Not everyone wants to drive a Prius, although there are a lot on the road. But innovation is part of the American character, and over time, with some incentives, auto manufacturers will design vehicles that get better mileage while being comfortable, safe and fun to drive.

It is disappointing, although not surprising, that the Trump administration has taken such a short-sighted view. Drivers, however, can vote with their wallets — for cars that are good for drivers and the environment. The market still can accomplish what the EPA will not.

The Durango Herald, April 11

Failing at free speech

Here’s a disturbing wakeup call: Colorado gets a big fat “F” for free speech.

Our recent “F” grade comes from the Institute for Free Speech, which defends individuals from establishment attacks on their liberties. It deemed the state’s campaign finance laws so top-down and authoritarian our 12 percent score put us above only Alaska, West Virginia and Kentucky. Five states score 100 percent; an additional six have “A” grades, scoring 94 percent or higher.

“The Supreme Court has long recognized that political speech strikes at the core of the First Amendment, yet today the court gives less protection to that core political speech than it does to topless dancing, flag burning or tobacco advertisements,” wrote law professor and author Bradley A. Smith, a Harvard Law School graduate and accomplished lawyer who chairs the institute.

Colorado’s oppressive tangle of campaign finance regulations strikes fear among those interested in funding, organizing or otherwise participating in the process.
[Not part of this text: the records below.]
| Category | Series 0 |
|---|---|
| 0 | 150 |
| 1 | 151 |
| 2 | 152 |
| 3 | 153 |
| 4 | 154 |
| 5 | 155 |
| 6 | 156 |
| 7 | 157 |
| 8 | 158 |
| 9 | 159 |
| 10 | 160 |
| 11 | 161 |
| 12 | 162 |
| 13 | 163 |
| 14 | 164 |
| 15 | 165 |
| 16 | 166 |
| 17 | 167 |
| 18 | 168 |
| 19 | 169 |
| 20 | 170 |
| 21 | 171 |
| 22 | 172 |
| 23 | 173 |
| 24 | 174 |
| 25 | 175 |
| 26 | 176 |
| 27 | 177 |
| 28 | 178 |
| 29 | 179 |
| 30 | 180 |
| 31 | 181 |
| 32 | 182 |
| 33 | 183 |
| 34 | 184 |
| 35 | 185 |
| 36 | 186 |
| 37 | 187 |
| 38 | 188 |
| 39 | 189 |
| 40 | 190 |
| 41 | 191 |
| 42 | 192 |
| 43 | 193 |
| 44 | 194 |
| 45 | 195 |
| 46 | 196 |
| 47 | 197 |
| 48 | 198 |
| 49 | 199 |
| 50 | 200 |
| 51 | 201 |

Doing so can lead to kangaroo court battles and fines most working people cannot afford.

The regulations are so convoluted the secretary of state’s “Colorado Campaign and Political Finance Manual” spends 146 pages trying to simplify them for the public.

As explained in Reason magazine last year, a discredited and failed former political candidate describes Colorado campaign rules as his tool for waging “political guerrilla legal warfare” against opponents.
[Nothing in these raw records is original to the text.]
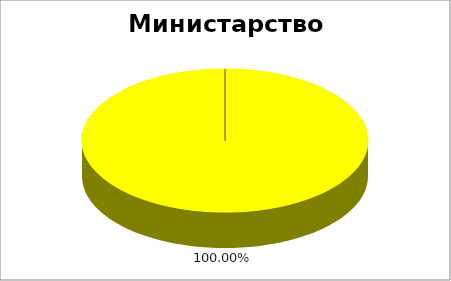
| Category | Министарство финансија |
|---|---|
| 0 | 0 |
| 1 | 0 |
| 2 | 1 |
| 3 | 0 |
| 4 | 0 |

He tried to extort $10,000 from the Colorado Republican Party, promising to drop a petty campaign finance case in return.

The complaintant brought a case against the El Paso County Republican Party and sought more than $30,000 in fines because of five technical errors found among more than 50,000 cells in a spreadsheet of contributions. One mistake involved leaving the “occupation” field blank after identifying a donor’s employer as the Monument Police Department. Other errors involved even less significant details, making the party’s error percentage less than 0.01 percent.

Seldom do Colorado campaign finance fines involve allegations of substantive and nefarious efforts to hide or misrepresent large contributions. They typically involve small money clerical errors resolved in other states with polite phone calls.

The latest abuse of our courts and campaign laws involved unfounded complaints against Colorado Secretary of State Wayne Williams, who briefly became the subject of a grand jury investigation. The amateur litigator claimed Williams failed to collect a fine against Alliance for a Safe and Independent Woodmen Hills Political Committee, which wasn’t remotely true. As Williams documented, he tried to collect but the group was disbanded and broke.

Most grassroots political participants don’t have the expertise and resources of Williams, and simply get bullied and fined out of supporting causes or candidates.

The Supreme Court says the First Amendment protects campaign contributions by unions, corporations and individuals, but Colorado law treats them as veritable crimes if someone forgets to dot an “i” or cross a “t.” In doing so, it paves the way for bullies to undermine conventional political process and abuse the courts for expedient gain.

Let’s fix Colorado’s broken campaign laws. In doing so, we will restore free speech to hard-working individuals who lack time and money to defend themselves against “political guerrilla legal warfare” waged to infringe on their right to participate in the democratic process.